The court gave the Federal Government one year to come up with new legislation. That delay expires February 6, 2016 and the Federal Government has since requested a six month extension. In the meantime, the articles in the Criminal Code remain in effect, though Quebec Justice Minister Stéphane Vallée has assured physicians that instructions would be given to prosecutors not to go after doctors offering end of life care.
The most vocal opponents of Bill 52 are Paul Saba, head of the Coalition of Physicians for Social Justice, and Lisa D’Amico, a woman with life threatening disabilities. Together, they went to the courts to prevent the law from going into effect.
A Superior Court ruling on December 1, 2015 suspended certain aspects of Bill 52 stating that they can’t come into effect so long as the Criminal Code articles are still in force.

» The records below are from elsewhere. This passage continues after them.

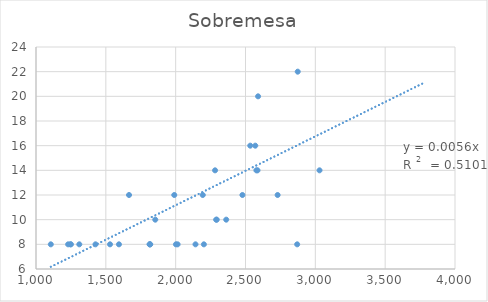
| Category | Sobremesa |
|---|---|
| 2202.0 | 8 |
| 1310.0 | 8 |
| 2194.0 | 12 |
| 1106.0 | 8 |
| 1814.0 | 8 |
| 2002.0 | 8 |
| 2362.0 | 10 |
| 1230.0 | 8 |
| 2586.0 | 14 |
| 1854.0 | 10 |
| 2534.0 | 16 |
| 2570.0 | 16 |
| 1246.0 | 8 |
| 1990.0 | 12 |
| 1594.0 | 8 |
| 2578.0 | 14 |
| 1530.0 | 8 |
| 2478.0 | 12 |
| 1666.0 | 12 |
| 2282.0 | 14 |
| 2142.0 | 8 |
| 3030.0 | 14 |
| 2590.0 | 20 |
| 2874.0 | 22 |
| 2014.0 | 8 |
| 3350.0 | 28 |
| 1250.0 | 8 |
| 2870.0 | 8 |
| 1814.0 | 8 |
| 3770.0 | 28 |
| 2294.0 | 10 |
| 2730.0 | 12 |
| 2290.0 | 10 |
| 1818.0 | 8 |
| 1426.0 | 8 |

According to Saba, the law places undue emphasis on medically assisted suicide and not on palliative care.
Palliative care is the process by which medical and social service professionals make a patient as comfortable as possible in light of terminal illness and prepare the patient’s family for the impending loss.
Saba’s argument seems to be based on the notion that if palliative care was better, fewer patients would want to die. It unfortunately displays a remarkable lack of sensitivity towards the dying who value their dignity, are exhausted by their illness, sick of the side effects of pain medicines, and feel humiliated by the assistance they need for tasks as basic as wiping one’s ass.
D’Amico’s argument is as simple as calling medically assisted suicide murder. On December 9, 2015 she told CBC that “(M)urder should remain a murder. There’s no reason why a physician could be allowed to kill a person that is sick.”
Unfortunately for D’Amico, the Supreme Court of Canada said that medically assisted suicide isn’t murder, and that proper safeguards such as those that exist in countries like the Netherlands would be effective in order to prevent the abuse of the very people D’Amico is fighting to protect.
Most Canadians support medically assisted suicide, and that includes many of our terminally ill. It comes down to the issue of whether one can really choose to die. As history has proven countless times, people can, so why deny them the choice?
Hereafter, palliative cares’ cost must be assumed only by dying patient, as in Oregon’s case, in 2009… What a choice!
Not in Canada-we have universal health care and palliative care is covered by it. Why on earth, or at least Canada, would assisted suicide cause that care to have to be paid for by the patient?